Saturday, April 27, 2019

Easter 2 28th April 2019 Discernment


SECOND SUNDAY OF EASTER  Year C   April 28, 2019
Acts 5:27-32    Psalm 118:14-29 or Psalm 150    Revelation 1:4-8    John 20:19-31

In Australia we have this thing we call the “Tall Poppy Syndrome”.  I’m sure you know it and may even have experienced it in some form.  We tend to want to cut down those who seem to be doing well.  In some generations it has been seen as a kind of “grounding”… that is, making sure that the one doing well remembers to be humble.  But in actual fact it is sin, and born out of envy and covetousness.

Selfish ambition causes people to speak badly about the one who is seen to be doing well, and usually the general population is happy to believe the gossip because they all share that same sin of envy.

In our first reading we see that the disciples are standing before the high priest being accused of blaming the religious people of Jerusalem for the death of Jesus… and they don’t hold back in telling those making the accusations that they are indeed responsible.

This is really important to understand properly.  Some Christians today, will try to tell you that it was the Romans who were responsible for Jesus’ crucifixion.  These Christians make these statements to stand up for Jews and fight against anti-Jewish prejudice. Rome did give the final OK to the crucifixion, but remember how Pilate tried to release Jesus and then washed his hands, symbolically showing that it was not him but the Jews who had Jesus crucified.

Some anti-Semitics have had this blame of the Jews for Jesus’ death as a justification for their prejudice.  Rest assured that we have no right for any such prejudice, and to do so would show grave ignorance of the word of God, the scriptures, and the promises of God to his people, the Israelite nation. 

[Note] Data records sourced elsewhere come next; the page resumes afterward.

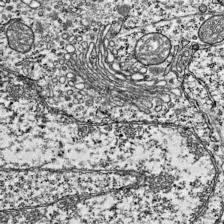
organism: Mouse
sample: Visual Cortex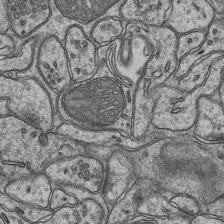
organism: Mouse
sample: CA1 Hippocampus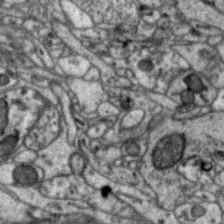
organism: Zebra finch
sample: Brain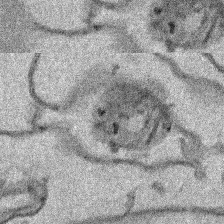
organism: Human
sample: Mitochondria in HCT116 cells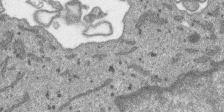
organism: Human
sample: Lung epithelial cells infected with SARS-CoV-2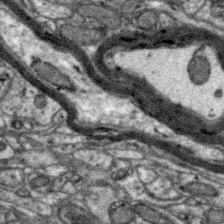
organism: Zebra finch
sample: Brain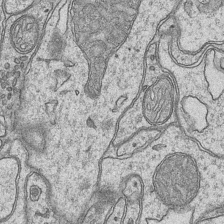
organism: Mouse
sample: CA1 Hippocampus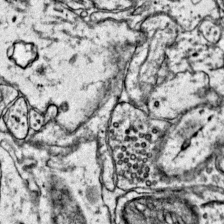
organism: Mouse
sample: Primary visual cortex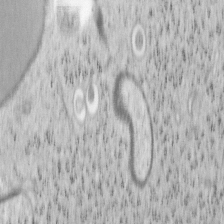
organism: Human
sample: HeLa cells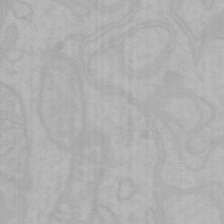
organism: Mouse
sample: Choroid plexus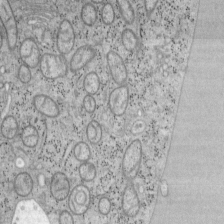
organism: Mouse
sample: OT-I killer T cells with ID8 ovarian cancer cells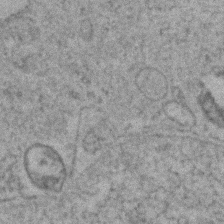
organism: Zebrafish
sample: Zebrafish embryo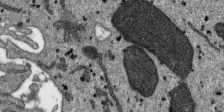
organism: Human
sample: Lung epithelial cells, uninfected (mock) control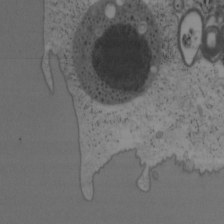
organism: Mouse
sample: OT-I killer T cells with ID8 ovarian cancer cells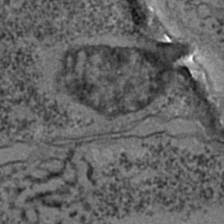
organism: C. elegans
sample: C. elegans embryo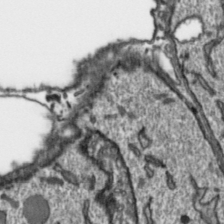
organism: Toxoplasma gondii
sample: Parasites in a vacuole inside a host cell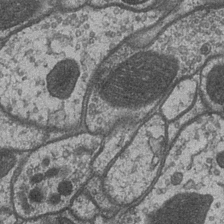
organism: Drosophila
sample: Optic medulla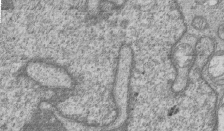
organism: Human
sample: MDA-MB-231 cells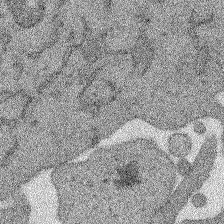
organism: Human
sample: HeLa cells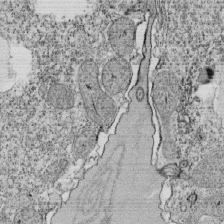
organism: Tetrahymena
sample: Cilia in tetrahymena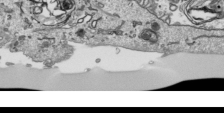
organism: Human
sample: Mitochondria in HCT116 cells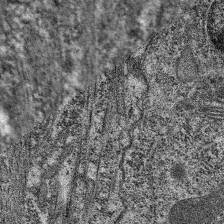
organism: C. elegans
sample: Pharynx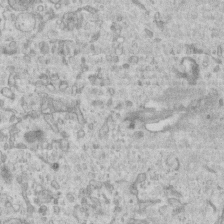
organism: Mouse
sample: Centriole in ependymal cells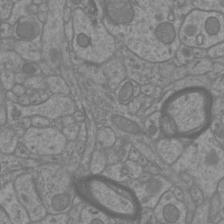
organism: Mouse
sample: Cortical neurons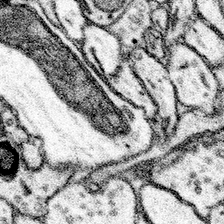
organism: Mouse
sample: Somatosensory cortex neuropil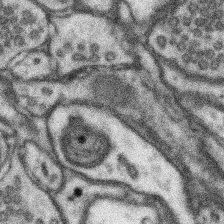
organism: Mouse
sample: Somatosensory cortex neuropil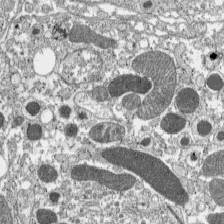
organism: C57BL Mouse
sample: Pancreatic islet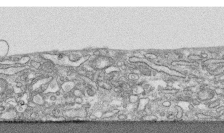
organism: Human
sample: CRL-1474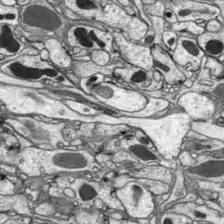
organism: Drosophila
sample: Optic lobe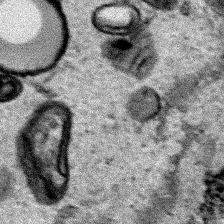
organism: Human
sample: Mitochondria in HCT116 cells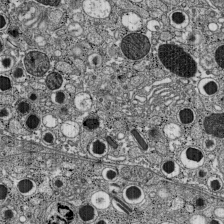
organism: C57BL Mouse
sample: Pancreatic islet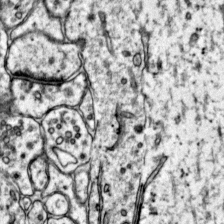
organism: Mouse
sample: Primary visual cortex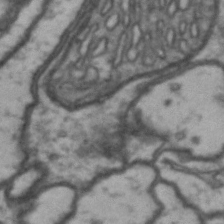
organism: Drosophila
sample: Brain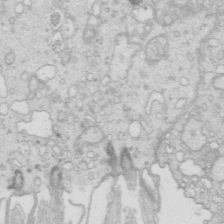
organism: Mouse
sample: Multiciliated cells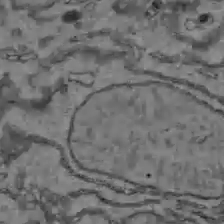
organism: C57BL Mouse
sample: Liver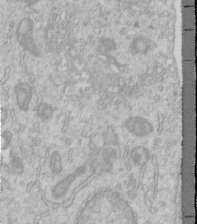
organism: Human
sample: Centriole in RPE cells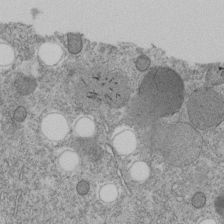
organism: C. elegans
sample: C. elegans embryo early stage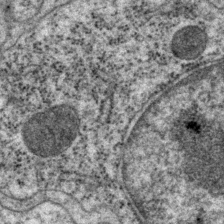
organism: P. pacificus
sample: Pharynx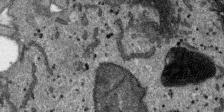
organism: Human
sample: Lung epithelial cells, uninfected (mock) control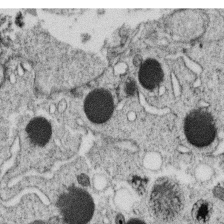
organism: C. elegans
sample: C. elegans oocyte; sperm cells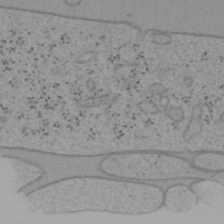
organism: Human
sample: HeLa cells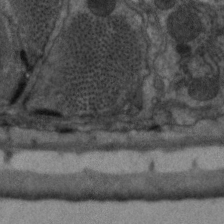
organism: C. elegans
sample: Pharynx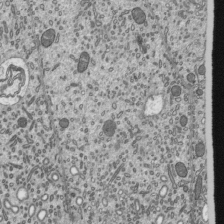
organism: Mouse
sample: Mouse epididymis efferent ductule cilia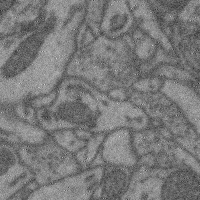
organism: Mouse
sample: Cerebral cortex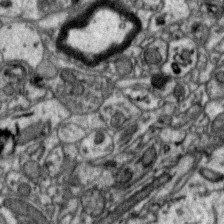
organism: Zebra finch
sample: Brain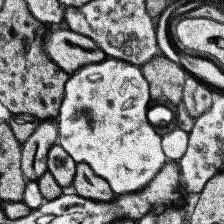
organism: Human
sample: Temporal Lobe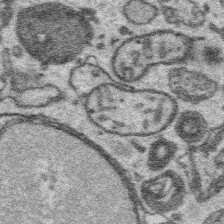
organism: Platynereis dumerilii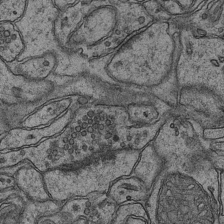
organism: Mouse
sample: CA1 Hippocampus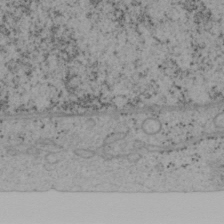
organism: Human
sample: HeLa cells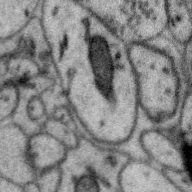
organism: Zebra finch
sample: Brain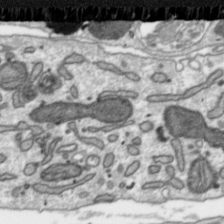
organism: Toxoplasma gondii
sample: Parasites in a vacuole inside a host cell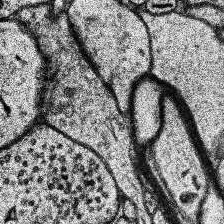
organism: Human
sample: Temporal Lobe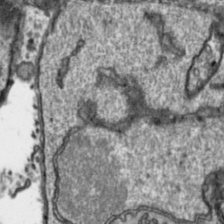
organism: Toxoplasma gondii
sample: Parasites in a vacuole inside a host cell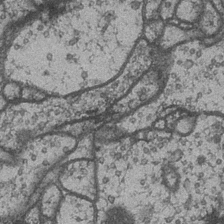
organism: Drosophila
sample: Optic medulla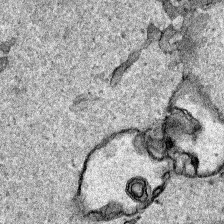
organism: Human
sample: Mitochondria in HCT116 cells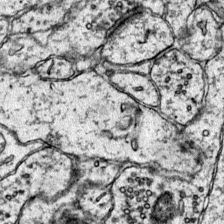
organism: Mouse
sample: Primary visual cortex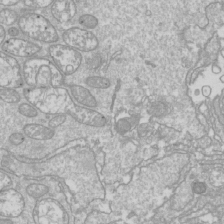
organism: Drosophila
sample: Cell division; meiosis; drosophila spermatocytes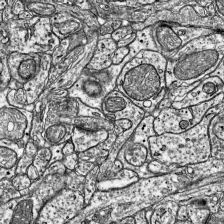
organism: Mouse
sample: Visual Cortex

It is important that we understand that it was Jesus own people who rejected him and handed him over to be crucified.  This is written in the scriptures both in prophecy before Jesus’ death and in the accounts written by eye witnesses, after the death of Jesus.  His blood was on their hands and it is also on ours – because it is for OUR sins that he died…  and we too are guilty of rejecting Christ.

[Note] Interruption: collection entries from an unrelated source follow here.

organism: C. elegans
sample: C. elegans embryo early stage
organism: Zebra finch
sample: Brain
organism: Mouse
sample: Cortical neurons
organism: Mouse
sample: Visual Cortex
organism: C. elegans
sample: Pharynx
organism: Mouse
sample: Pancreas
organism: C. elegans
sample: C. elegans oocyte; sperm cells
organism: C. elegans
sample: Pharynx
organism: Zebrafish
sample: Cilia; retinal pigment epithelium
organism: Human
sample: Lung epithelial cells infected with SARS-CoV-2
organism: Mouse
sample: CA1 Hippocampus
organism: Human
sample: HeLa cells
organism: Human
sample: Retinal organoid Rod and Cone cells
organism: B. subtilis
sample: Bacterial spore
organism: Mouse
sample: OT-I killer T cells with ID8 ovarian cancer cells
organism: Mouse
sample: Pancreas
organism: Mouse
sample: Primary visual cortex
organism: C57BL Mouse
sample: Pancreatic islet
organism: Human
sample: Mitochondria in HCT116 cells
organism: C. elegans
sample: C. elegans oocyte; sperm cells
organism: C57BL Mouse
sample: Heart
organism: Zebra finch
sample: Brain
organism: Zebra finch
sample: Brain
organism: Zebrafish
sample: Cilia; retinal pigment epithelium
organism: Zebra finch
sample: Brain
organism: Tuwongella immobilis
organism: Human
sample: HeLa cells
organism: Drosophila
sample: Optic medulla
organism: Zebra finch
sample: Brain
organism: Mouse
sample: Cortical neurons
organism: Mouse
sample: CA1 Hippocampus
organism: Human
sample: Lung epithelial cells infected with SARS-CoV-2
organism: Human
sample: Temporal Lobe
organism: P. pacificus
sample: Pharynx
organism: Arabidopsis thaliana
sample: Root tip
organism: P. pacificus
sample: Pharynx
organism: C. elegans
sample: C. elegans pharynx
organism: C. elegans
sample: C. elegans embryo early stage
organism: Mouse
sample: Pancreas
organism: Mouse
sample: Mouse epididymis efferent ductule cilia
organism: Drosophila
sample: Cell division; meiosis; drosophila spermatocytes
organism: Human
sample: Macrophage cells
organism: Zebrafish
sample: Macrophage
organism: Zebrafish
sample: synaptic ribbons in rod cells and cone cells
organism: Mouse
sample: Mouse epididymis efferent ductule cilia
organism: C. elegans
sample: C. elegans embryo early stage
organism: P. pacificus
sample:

Jesus was seen by the religious of his day, to be a Tall Poppy.  He had a following of people and a reputation for working miracles.  He claimed to be the Son of God.  As far as they were concerned, this was blasphemy, and he needed to be put to death - especially as he was achieving even more than the average tall poppy - He was doing things that kind of proved himself to be true, as the messiah…. And confirmed, as the son of God!  A false tall poppy can be easily laughed at and dismissed, but the ones who deserve their status are generally the ones we all crucify.  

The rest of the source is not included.